What trends are you seeing this year in fraud and identity theft?
Wallace: From the victim's side, it's the same schemes we've seen historically. We typically ask consumers if they know how the fraud occurred and in most cases they don't. Of those who do know, we ask how they believe it happened. It's the same causes: lost or stolen wallets, some hacking. Those patterns of lost information, hacking, friends or family, and household fraud really haven't changed much...We know the FBI and others are very concerned about international gangs and crime rings, but the victim doesn't typically know [about] that.

Have there been any advancements in identity theft investigations? Is there any more success with prosecution?
Wallace: The anecdotal information is they're [law enforcement] paying a lot more attention. There's been an enormous change in last five years in terms of recognition of the seriousness of this crime, not just because of the impact on the individual …Particularly after 911, there's the recognition that identity theft is a facilitator of a lot of other and more serious crimes….human trafficking, terrorism. It is a characteristic, or a part of many serious crimes, both economic and violent.

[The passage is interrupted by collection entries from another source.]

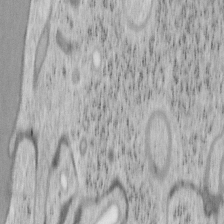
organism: Human
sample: HeLa cells
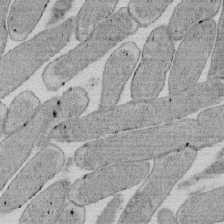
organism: E. coli
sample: Bacterial nucleoid
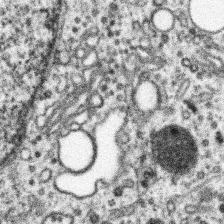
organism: Human
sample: HeLa cells
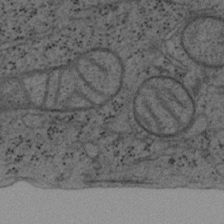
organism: Human
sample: HeLa cells
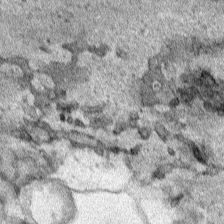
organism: Human
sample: Mitochondria in HCT116 cells
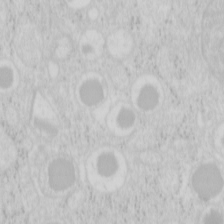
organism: Mouse
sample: Pancreas
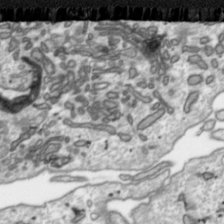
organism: Toxoplasma gondii
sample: Parasites in a vacuole inside a host cell
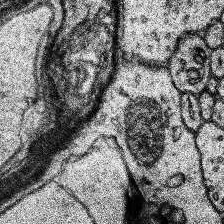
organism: Human
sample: Temporal Lobe
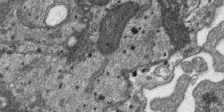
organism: Human
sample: Lung epithelial cells infected with SARS-CoV-2
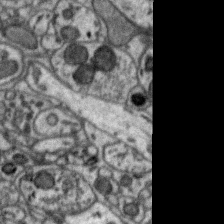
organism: Zebra finch
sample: Brain
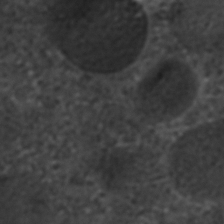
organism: C. elegans
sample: C. elegans embryo
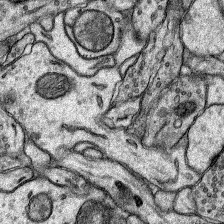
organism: Rat
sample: Hippocampus
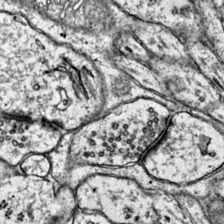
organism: Mouse
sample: Primary visual cortex
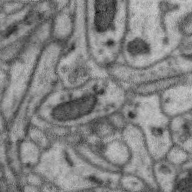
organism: Zebra finch
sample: Brain
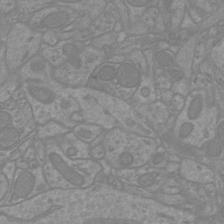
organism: Mouse
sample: Cortical neurons
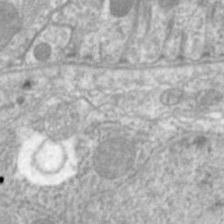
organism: C. elegans
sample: Pharynx
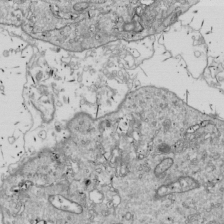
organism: Drosophila
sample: Cell division; meiosis; drosophila spermatocytes
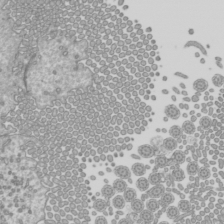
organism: Mouse
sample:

A big change has been these task forces that are organized in a lot of cities; most are headed by the U.S. Postal Inspection Service and the FBI. They're bringing together the federal agencies and state and local agencies. They're phenomenally successful. If you have an immigration problem, the crime looks very different to a police officer than it does to an FBI agent. They'll see different aspects of the crime. These task forces have been very successful in getting past the biggest hurdles in identity theft investigations, which are jurisdictional … If you can have multiple victims and higher dollar losses, suddenly the prosecution may become a lot easier.

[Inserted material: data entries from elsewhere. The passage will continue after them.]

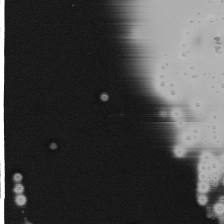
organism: Mouse
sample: Cancer cell death in ED-1 cells
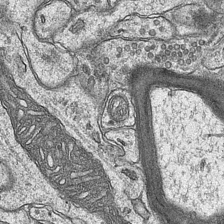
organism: Mouse
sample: CA1 Hippocampus
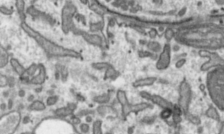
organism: Toxoplasma gondii
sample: Parasites in a vacuole inside a host cell
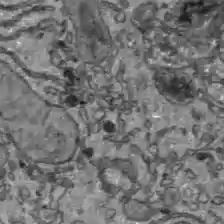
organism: C57BL Mouse
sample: Liver

Have you seen any impact yet from the Red Flags Rule in preventing ID theft?
Wallace: Not really from a consumer standpoint. From an institutional standpoint, many financial institutions had investigative processes but they may not have been integrated across the institution. They often weren't. The thing about Red Flags is it forces an enterprise-wide review of what's this unit doing, what that unit's doing. So on one level, it's just compliance. But the substance is that it's the integration and consistency across the enterprise

What role does ITAC play in financial institutions' identity theft prevention programs?
Wallace: Our members are saying that it's a big part of what they talk about in their compliance plan on the detection side - the reports ITAC sends our members is the information they use to detect suspicious activity. It's also part of compliance on the back end; now that you know someone is a victim, what do you do? It goes back to this question of enterprise-wide awareness. What I hear from my members is they had an advantage in approaching Red Flags because the essence of ITAC is a single point of contact and an enterprise-wide approach to this. The whole idea of ITAC is no matter what unit of the bank deals with the consumer - whether it's student lending, mortgages or personal loans - all of those individuals should be offered the opportunity to use ITAC and you must have a mechanism for giving them the chance to use the service.

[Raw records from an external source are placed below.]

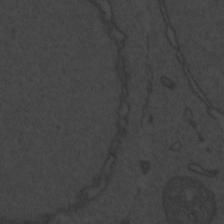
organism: Zebrafish
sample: Macrophage infected with Toxoplasma gondii
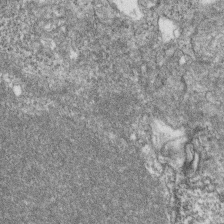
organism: Zebrafish
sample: Cilia; retinal pigment epithelium
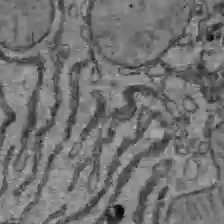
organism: C57BL Mouse
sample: Liver
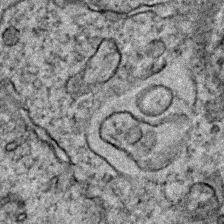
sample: Trachea
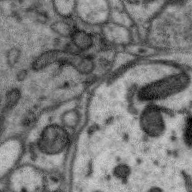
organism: Zebra finch
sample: Brain
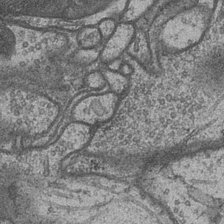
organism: Drosophila
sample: Optic medulla
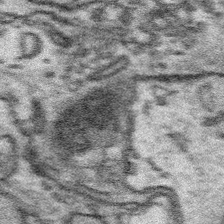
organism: Platynereis dumerilii
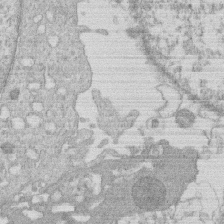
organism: Human
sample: Macrophage cells
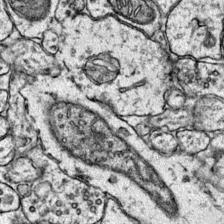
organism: Mouse
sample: Primary visual cortex
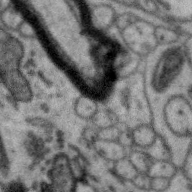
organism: Zebra finch
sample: Brain
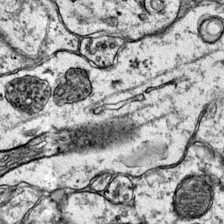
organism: Mouse
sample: Primary visual cortex
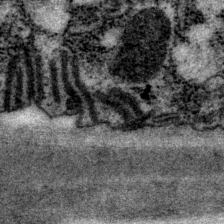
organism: P. pacificus
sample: Pharynx
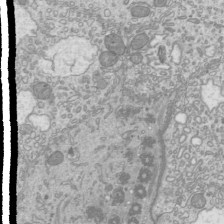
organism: Mouse
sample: Cilia; mouse epididymis
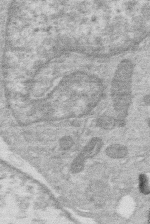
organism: Human
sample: Macrophage cells
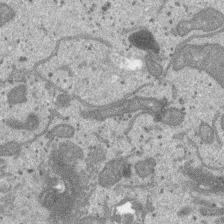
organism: Human
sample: Lung epithelial cells infected with SARS-CoV-2

How can financial institutions become members of the Identity Theft Assistance Center?
Wallace: We're looking for ways to do that. We recognize there's a need for a lot of companies to use ITAC and we'd love to find ways through other trade associations or the card associations to make ITAC available, particularly to smaller companies. They may not have a huge volume, so it's not like it would be a regular thing but if they do have a need, we want to make it available. We've been looking for other channels so we can serve more companies.